The records below are to be written out exactly, with every picture omitted.

> Dataset records
========================================

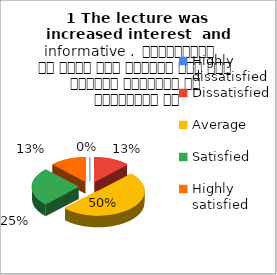
| Category | 1 The lecture was  increased interest  and informative .  व्याख्यान से रुचि में वृद्धि हुई एवं शिक्षण जानकारी से परिपूर्ण था |
|---|---|
| Highly dissatisfied | 0 |
| Dissatisfied | 1 |
| Average | 4 |
| Satisfied | 2 |
| Highly satisfied | 1 |
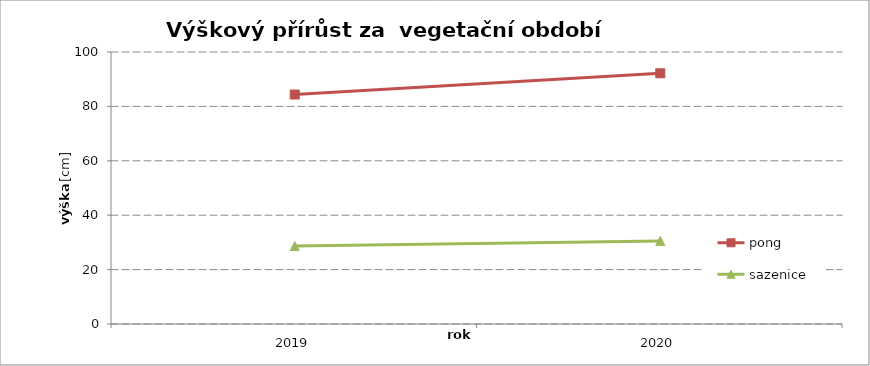
| Category | pong | sazenice |
|---|---|---|
| 2019.0 | 84.365 | 28.664 |
| 2020.0 | 92.173 | 30.56 |
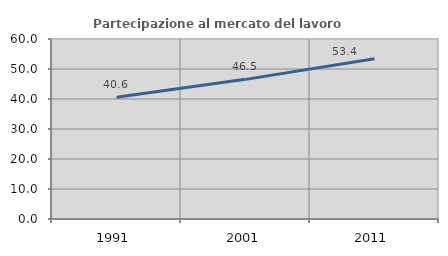
| Category | Partecipazione al mercato del lavoro  femminile |
|---|---|
| 1991.0 | 40.614 |
| 2001.0 | 46.548 |
| 2011.0 | 53.445 |
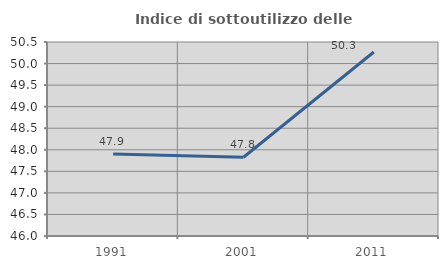
| Category | Indice di sottoutilizzo delle abitazioni  |
|---|---|
| 1991.0 | 47.904 |
| 2001.0 | 47.826 |
| 2011.0 | 50.267 |
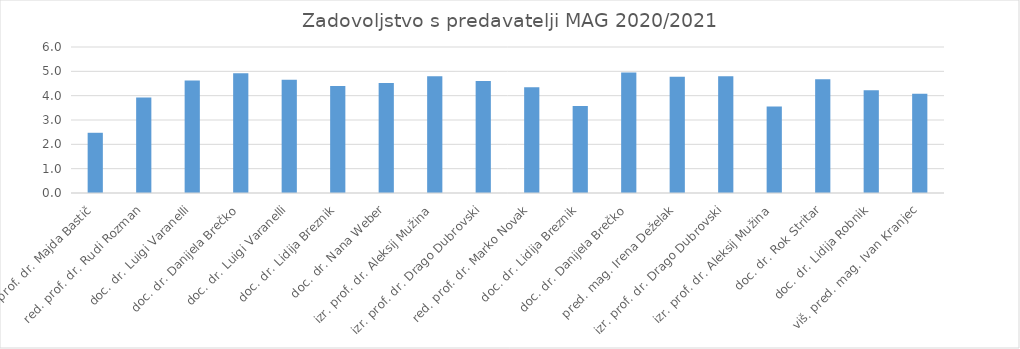
| Category | Series 0 |
|---|---|
| red. prof. dr. Majda Bastič | 2.475 |
| red. prof. dr. Rudi Rozman | 3.925 |
| doc. dr. Luigi Varanelli | 4.625 |
| doc. dr. Danijela Brečko | 4.925 |
| doc. dr. Luigi Varanelli | 4.65 |
| doc. dr. Lidija Breznik | 4.4 |
| doc. dr. Nana Weber | 4.525 |
| izr. prof. dr. Aleksij Mužina | 4.8 |
| izr. prof. dr. Drago Dubrovski | 4.6 |
| red. prof. dr. Marko Novak | 4.35 |
| doc. dr. Lidija Breznik | 3.575 |
| doc. dr. Danijela Brečko | 4.95 |
| pred. mag. Irena Deželak | 4.775 |
| izr. prof. dr. Drago Dubrovski | 4.8 |
| izr. prof. dr. Aleksij Mužina | 3.55 |
| doc. dr. Rok Stritar | 4.675 |
| doc. dr. Lidija Robnik | 4.225 |
| viš. pred. mag. Ivan Kranjec | 4.075 |
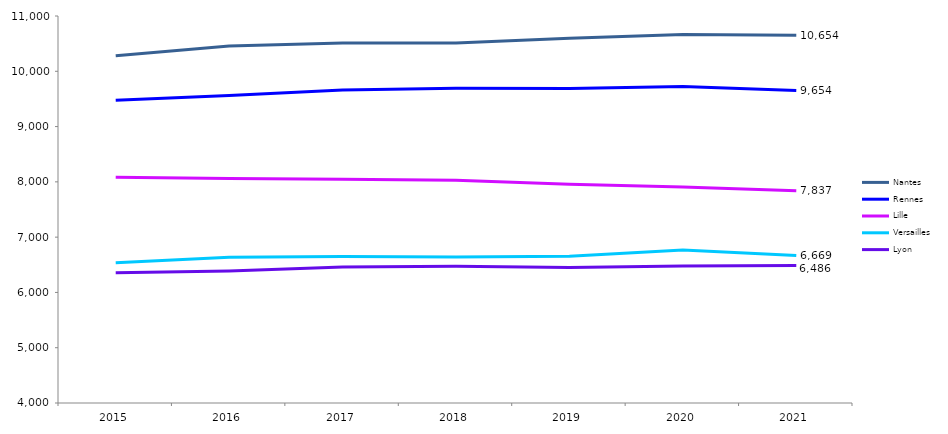
| Category | Nantes | Rennes | Lille | Versailles | Lyon |
|---|---|---|---|---|---|
| 2015.0 | 10283 | 9478 | 8083 | 6536 | 6355 |
| 2016.0 | 10456 | 9564 | 8060 | 6638 | 6388 |
| 2017.0 | 10511 | 9662 | 8048 | 6651 | 6460 |
| 2018.0 | 10510 | 9691 | 8028 | 6642 | 6474 |
| 2019.0 | 10598 | 9689 | 7956 | 6655 | 6453 |
| 2020.0 | 10665 | 9726 | 7908 | 6769 | 6480 |
| 2021.0 | 10654 | 9654 | 7837 | 6669 | 6486 |
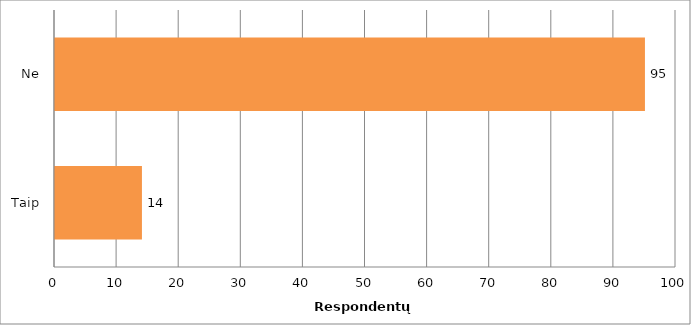
| Category | Series 0 |
|---|---|
| Taip | 14 |
| Ne | 95 |
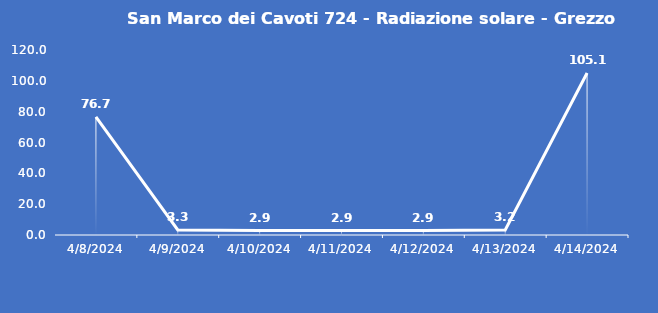
| Category | San Marco dei Cavoti 724 - Radiazione solare - Grezzo (W/m2) |
|---|---|
| 4/8/24 | 76.7 |
| 4/9/24 | 3.3 |
| 4/10/24 | 2.9 |
| 4/11/24 | 2.9 |
| 4/12/24 | 2.9 |
| 4/13/24 | 3.2 |
| 4/14/24 | 105.1 |
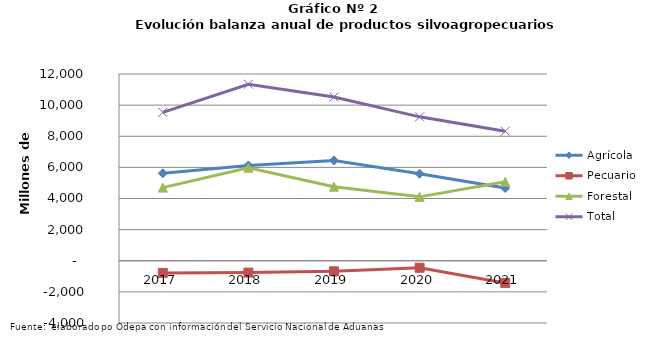
| Category | Agrícola | Pecuario | Forestal | Total |
|---|---|---|---|---|
| 2017.0 | 5619304 | -782654 | 4700192 | 9536842 |
| 2018.0 | 6126434 | -761998 | 5976134 | 11340570 |
| 2019.0 | 6446329 | -681646 | 4755333 | 10520016 |
| 2020.0 | 5590965 | -450130 | 4105622 | 9246457 |
| 2021.0 | 4672324 | -1424906 | 5074644 | 8322062 |
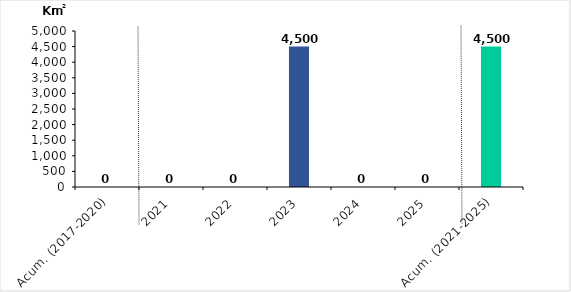
| Category | Series 0 |
|---|---|
| Acum. (2017-2020) | 0 |
| 2021 | 0 |
| 2022 | 0 |
| 2023 | 4500 |
| 2024 | 0 |
| 2025 | 0 |
| Acum. (2021-2025) | 4500 |
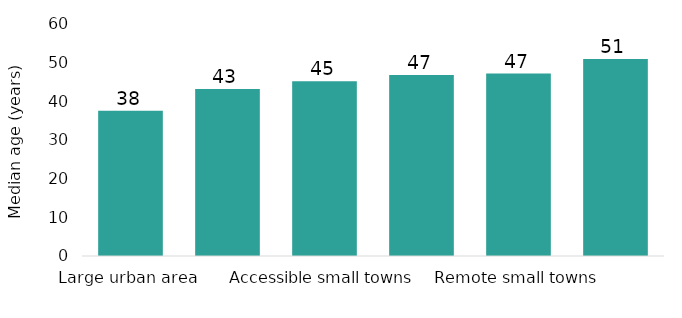
| Category | Persons |
|---|---|
| Large urban area | 37.594 |
| Other urban area | 43.175 |
| Accessible small towns | 45.218 |
| Accessible rural | 46.778 |
| Remote small towns | 47.173 |
| Remote rural | 50.972 |

========================================

> Solution to the exercise
| Category | 1 The lecture was  increased interest  and informative .  व्याख्यान से रुचि में वृद्धि हुई एवं शिक्षण जानकारी से परिपूर्ण था |
|---|---|
| Highly dissatisfied | 0 |
| Dissatisfied | 1 |
| Average | 4 |
| Satisfied | 2 |
| Highly satisfied | 1 |
| Category | pong | sazenice |
|---|---|---|
| 2019.0 | 84.365 | 28.664 |
| 2020.0 | 92.173 | 30.56 |
| Category | Partecipazione al mercato del lavoro  femminile |
|---|---|
| 1991.0 | 40.614 |
| 2001.0 | 46.548 |
| 2011.0 | 53.445 |
| Category | Indice di sottoutilizzo delle abitazioni  |
|---|---|
| 1991.0 | 47.904 |
| 2001.0 | 47.826 |
| 2011.0 | 50.267 |
| Category | Series 0 |
|---|---|
| red. prof. dr. Majda Bastič | 2.475 |
| red. prof. dr. Rudi Rozman | 3.925 |
| doc. dr. Luigi Varanelli | 4.625 |
| doc. dr. Danijela Brečko | 4.925 |
| doc. dr. Luigi Varanelli | 4.65 |
| doc. dr. Lidija Breznik | 4.4 |
| doc. dr. Nana Weber | 4.525 |
| izr. prof. dr. Aleksij Mužina | 4.8 |
| izr. prof. dr. Drago Dubrovski | 4.6 |
| red. prof. dr. Marko Novak | 4.35 |
| doc. dr. Lidija Breznik | 3.575 |
| doc. dr. Danijela Brečko | 4.95 |
| pred. mag. Irena Deželak | 4.775 |
| izr. prof. dr. Drago Dubrovski | 4.8 |
| izr. prof. dr. Aleksij Mužina | 3.55 |
| doc. dr. Rok Stritar | 4.675 |
| doc. dr. Lidija Robnik | 4.225 |
| viš. pred. mag. Ivan Kranjec | 4.075 |
| Category | Nantes | Rennes | Lille | Versailles | Lyon |
|---|---|---|---|---|---|
| 2015.0 | 10283 | 9478 | 8083 | 6536 | 6355 |
| 2016.0 | 10456 | 9564 | 8060 | 6638 | 6388 |
| 2017.0 | 10511 | 9662 | 8048 | 6651 | 6460 |
| 2018.0 | 10510 | 9691 | 8028 | 6642 | 6474 |
| 2019.0 | 10598 | 9689 | 7956 | 6655 | 6453 |
| 2020.0 | 10665 | 9726 | 7908 | 6769 | 6480 |
| 2021.0 | 10654 | 9654 | 7837 | 6669 | 6486 |
| Category | Series 0 |
|---|---|
| Taip | 14 |
| Ne | 95 |
| Category | San Marco dei Cavoti 724 - Radiazione solare - Grezzo (W/m2) |
|---|---|
| 4/8/24 | 76.7 |
| 4/9/24 | 3.3 |
| 4/10/24 | 2.9 |
| 4/11/24 | 2.9 |
| 4/12/24 | 2.9 |
| 4/13/24 | 3.2 |
| 4/14/24 | 105.1 |
| Category | Agrícola | Pecuario | Forestal | Total |
|---|---|---|---|---|
| 2017.0 | 5619304 | -782654 | 4700192 | 9536842 |
| 2018.0 | 6126434 | -761998 | 5976134 | 11340570 |
| 2019.0 | 6446329 | -681646 | 4755333 | 10520016 |
| 2020.0 | 5590965 | -450130 | 4105622 | 9246457 |
| 2021.0 | 4672324 | -1424906 | 5074644 | 8322062 |
| Category | Series 0 |
|---|---|
| Acum. (2017-2020) | 0 |
| 2021 | 0 |
| 2022 | 0 |
| 2023 | 4500 |
| 2024 | 0 |
| 2025 | 0 |
| Acum. (2021-2025) | 4500 |
| Category | Persons |
|---|---|
| Large urban area | 37.594 |
| Other urban area | 43.175 |
| Accessible small towns | 45.218 |
| Accessible rural | 46.778 |
| Remote small towns | 47.173 |
| Remote rural | 50.972 |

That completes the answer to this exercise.